Friis transmission equation¶

Combining

$$ P_\mathrm{rx} = S\cdot G_\mathrm{rx}\frac{\lambda^2}{4\pi}= S\cdot G_\mathrm{rx}\frac{c^2}{4\pi}\frac{1}{f^2} \,,$$

and

$$ S = G_\mathrm{tx}\frac{P_\mathrm{tx}}{4\pi d^2}\,, $$

it directly follows that

$$ \frac{P_\mathrm{rx}}{P_\mathrm{tx}} = G_\mathrm{tx} G_\mathrm{rx} \left(\frac{\lambda}{4\pi d}\right)^2$$$$ P_\mathrm{rx} [\mathrm{dBm}] = P_\mathrm{tx} [\mathrm{dBm}] + G_\mathrm{tx} [\mathrm{dB}] + G_\mathrm{rx} [\mathrm{dB}] + 20\log\left(\frac{\lambda}{4\pi d}\right)$$

Free-space loss¶

The last term is called free-space propagation loss

\begin{equation} \begin{split} \mathrm{FSPL} &\equiv P_\mathrm{rx} [\mathrm{dBm}] - P_\mathrm{tx} [\mathrm{dBm}] - G_\mathrm{tx} [\mathrm{dB}] - G_\mathrm{rx} [\mathrm{dB}] \\ &= 20\log\left(\frac{\lambda}{4\pi d}\right) = 20\log\left(\frac{1}{4\pi d}\frac{c}{f}\right) \\ &= - \mathrm{dB}\left[\left(d[\mathrm{km}]\right)^2\right] - \mathrm{dB}\left[\left(f[\mathrm{GHz}]\right)^2\right] -92.4 \\ &= - 20\log\left(d[\mathrm{km}]\right) - 20\log\left(f[\mathrm{GHz}]\right)-92.4 \end{split} \end{equation}

Note, often one only quotes the absolute value of this as FSPL (as the name 'loss' is unambiguous).

Example:

$$ \mathrm{FSPL}(1~\mathrm{km},1~\mathrm{GHz}) = -92.4~\mathrm{dB} $$

Convenience equations¶

The above equations can be combined in various ways (for convenience, we repeat some of the above).

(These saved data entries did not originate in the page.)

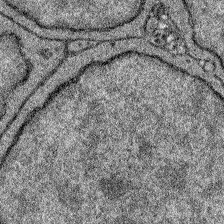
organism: Zebrafish
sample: Larval olfactory bulb
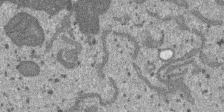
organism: Human
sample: Lung epithelial cells infected with SARS-CoV-2
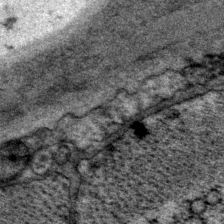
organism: P. pacificus
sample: Pharynx
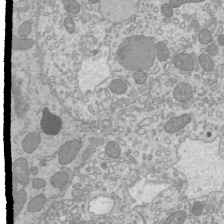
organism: Mouse
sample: Cilia; mouse epididymis
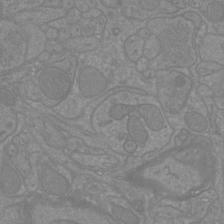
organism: Mouse
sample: Cortical neurons
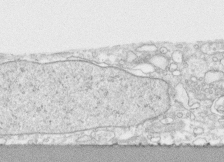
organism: Human
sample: CRL-1474
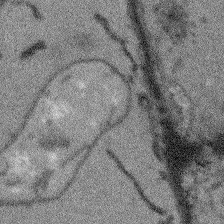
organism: Arabidopsis thaliana
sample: Root tip
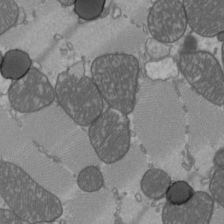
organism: C57BL Mouse
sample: Heart
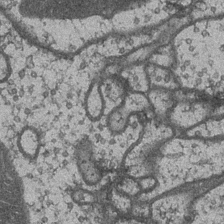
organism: Drosophila
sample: Optic medulla
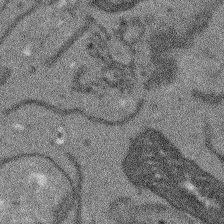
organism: Arabidopsis thaliana
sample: Root tip
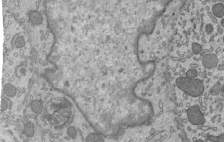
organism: Mouse
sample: Mouse epididymis efferent ductule cilia
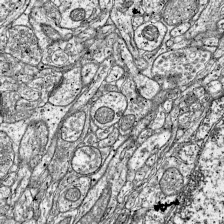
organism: Mouse
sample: Visual Cortex
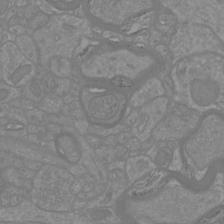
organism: Mouse
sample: Cortical neurons
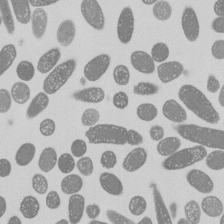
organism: E. coli
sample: Bacterial nucleoid
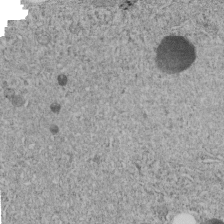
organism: C. elegans
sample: C. elegans embryo early stage
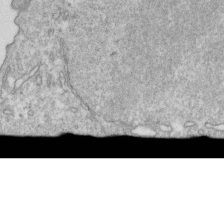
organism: Mouse
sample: Activated OT-1 CD8+ T cells
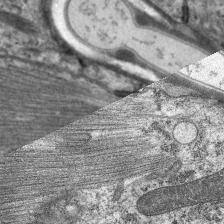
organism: C. elegans
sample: Pharynx
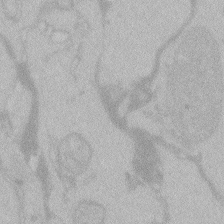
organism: Zebrafish
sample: Macrophage infected with Toxoplasma gondii
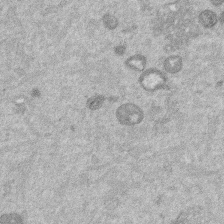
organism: Mouse
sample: Dividing mouse embryo 1 cell stage
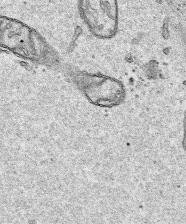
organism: Human
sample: Mitochondria in HCT116 cells
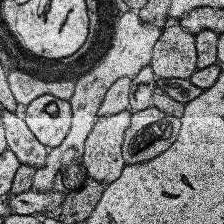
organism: Human
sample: Temporal Lobe
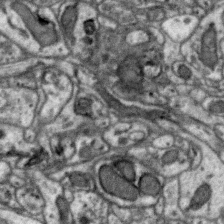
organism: Zebra finch
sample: Brain
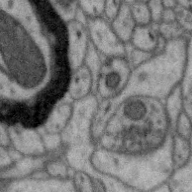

Superscript 'iso' is used if $G_\mathrm{rx}=1$ or $G_\mathrm{tx}=1$, respectively

\begin{align} P_\mathrm{rx} [\mathrm{dBm}] &= P_\mathrm{tx} [\mathrm{dBm}] + G_\mathrm{tx} [\mathrm{dB}] + G_\mathrm{rx} [\mathrm{dB}] + \mathrm{FSPL} \\ \mathrm{FSPL} &= - 20\log\left(d[\mathrm{km}]\right) - 20\log\left(f[\mathrm{GHz}]\right)-92.4 \end{align}

\begin{align} S\left[\mathrm{dB}_{\mathrm{W / m^2}}\right] &= P_\mathrm{tx}[\mathrm{dBm}] + G_\mathrm{tx}[\mathrm{dB}] - 20\log\left(d[\mathrm{km}]\right) - 101\\ S\left[\mathrm{dB}_{\mathrm{Jy\cdot Hz}}\right] &= P_\mathrm{tx}[\mathrm{dBm}] + G_\mathrm{tx}[\mathrm{dB}] - 20\log\left(d[\mathrm{km}]\right) + 159\\ P_\mathrm{rx}[\mathrm{dBm}] &= S\left[\mathrm{dB}_{\mathrm{W / m^2}}\right] + G_\mathrm{rx}[\mathrm{dB}] - 20\log\left(f[\mathrm{GHz}]\right) + 8.5 \\ P_\mathrm{rx}[\mathrm{dBm}] &= S\left[\mathrm{dB}_{\mathrm{Jy\cdot Hz}}\right] + G_\mathrm{rx}[\mathrm{dB}] - 20\log\left(f[\mathrm{GHz}]\right) - 251.5 \end{align}

\begin{align} P_\mathrm{tx} [\mathrm{dBm}] &= E_\mathrm{rx}\left[\mathrm{dB}_{\mathrm{\mu V / m}}\right] + G_\mathrm{tx}[\mathrm{dB}] + 20\log(d[\mathrm{km}]) - 44.8 \\ P_\mathrm{rx} [\mathrm{dBm}] &= E_\mathrm{rx}\left[\mathrm{dB}_{\mathrm{\mu V / m}}\right]+ G_\mathrm{rx}[\mathrm{dB}] -20\log\left(f[\mathrm{GHz}]\right) - 137.2 \end{align}

\begin{align} P_\mathrm{eirp}[\mathrm{dBm}] = P_\mathrm{tx}^\mathrm{iso} [\mathrm{dBm}] &= E_\mathrm{rx}\left[\mathrm{dB}_{\mathrm{\mu V / m}}\right] + 20\log(d[\mathrm{km}]) - 44.8 \\ P_\mathrm{rx}^\mathrm{iso} [\mathrm{dBm}] &= E_\mathrm{rx}\left[\mathrm{dB}_{\mathrm{\mu V / m}}\right] -20\log\left(f[\mathrm{GHz}]\right) - 137.2 \end{align}

\begin{equation} S\left[\mathrm{dB}_{\mathrm{W / m^2}}\right] = E_\mathrm{rx}\left[\mathrm{dB}_{\mathrm{\mu V / m}}\right] - 145.8 \end{equation}

Antenna properties¶

Aperture efficiency, $\varepsilon_\mathrm{a}$, is defined as \begin{equation} \varepsilon_\mathrm{a} \equiv \frac{A_\mathrm{eff}}{A_\mathrm{geom}} \end{equation}

(An isotropic loss-less antenna has $A_\mathrm{eff} = \lambda^2 / 4\pi$.)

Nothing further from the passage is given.